2019 Volume 59 Issue 2 Pages 277-282
Microsegregation of a Fe–Cr–Ni–Mo–Cu alloy was studied with the calculation model on the basis of two-dimensional concept considering diffusion of solutes during and after solidification. The calculated results were compared with the previous experimental results of the microsegregation profiles obtained by random sampling method. At first, a calculation model was created by applying two database sets of diffusion coefficients reported on Fe(γ)-X binary and Fe–Cr–Ni systems. The results using the database of the Fe–Cr–Ni systems fitted the experimental data better than those using the Fe(γ)-X systems in the region of lower solid fraction (fs). Meanwhile, in the higher fs region, the calculated lines passed below the arranged experimental data plots particularly for Cr and Mo. This inconsistency could be attributed to the following problems:
(a) Diffusion coefficients might be lower at the post solidification temperature.
(b) Partition coefficients might vary with solidification progress.
(c) The ratio of the solid/liquid interfacial area to the solid volume might vary with solidification progress.

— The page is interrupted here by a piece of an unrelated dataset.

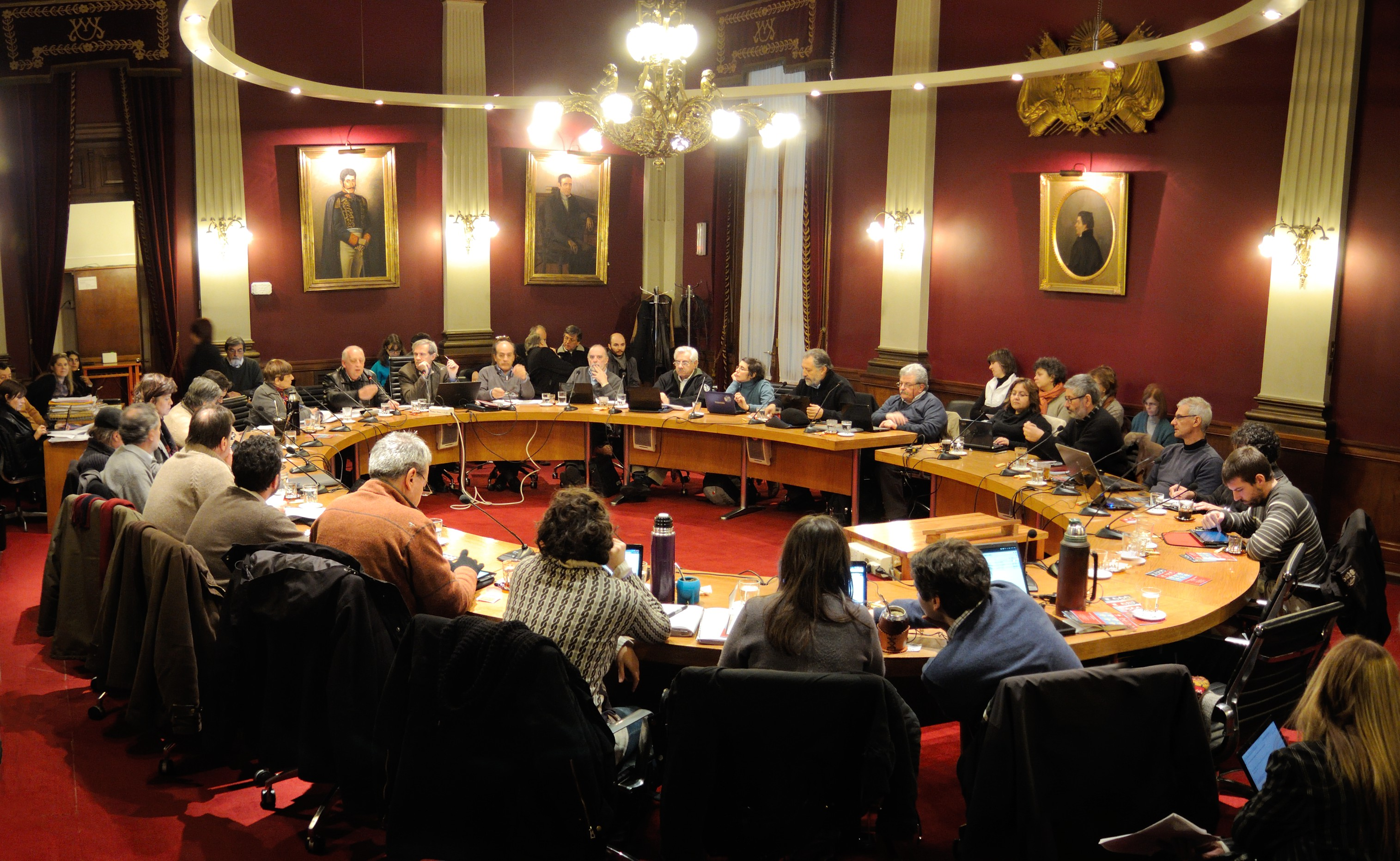 Reunión del Consejo Directivo Central de la Universidad de la República, Uruguay. Se aprecian los retratos de los presidentes Manuel Oribe y Joaquín Suárez y de Mons. Dámaso Antonio Larrañaga.

Further, Fe contents analyzed in the previous experiments were rearranged as they simply decreased, while Cr, Ni, Mo and Cu were rearranged dependently with the Fe data at each fs point to keep the law of mass conservation. This rearrangement showed that the “slope segment” appearing in the region of fs below 0.1 in random sampling method was attributed to the probable measurement error.